On March 27, 2001, we effected a one-for-five reverse split of our common stock. All share and per share information included in this quarterly report on Form 10-Q have been retroactively adjusted to reflect the reverse stock split.

Note 3 — Liquidity and Going Concern Issues

As noted above, all of our significant subsidiaries are in bankruptcy, liquidation or rehabilitation; and we have terminated all operations. We had at September 30, 2002 a consolidated working capital deficiency of approximately $7.2 million, and a deficiency in stockholders’ equity of approximately $10.3 million. We have no remaining operations and no means of generating additional capital.

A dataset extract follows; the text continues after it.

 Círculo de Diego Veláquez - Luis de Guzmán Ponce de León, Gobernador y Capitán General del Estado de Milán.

Furthermore, of our total cash of $2.8 million at September 30, 2002, all but $133,000 was held at subsidiaries where the transfer of cash to MHP requires the approval of regulatory authorities. Subsequent to September 30, 2002 we were able to transfer $100,000 from one of our subsidiaries to MHP. We cannot give any assurance that we will be able to transfer any more funds to MHP. MHP has certain contractual undertakings for which it may be liable and there are various claims that may be asserted against it, including, among others, undertakings to and/or purported claims against it by vendors and former employees of its subsidiaries who have provided goods or services to those subsidiaries.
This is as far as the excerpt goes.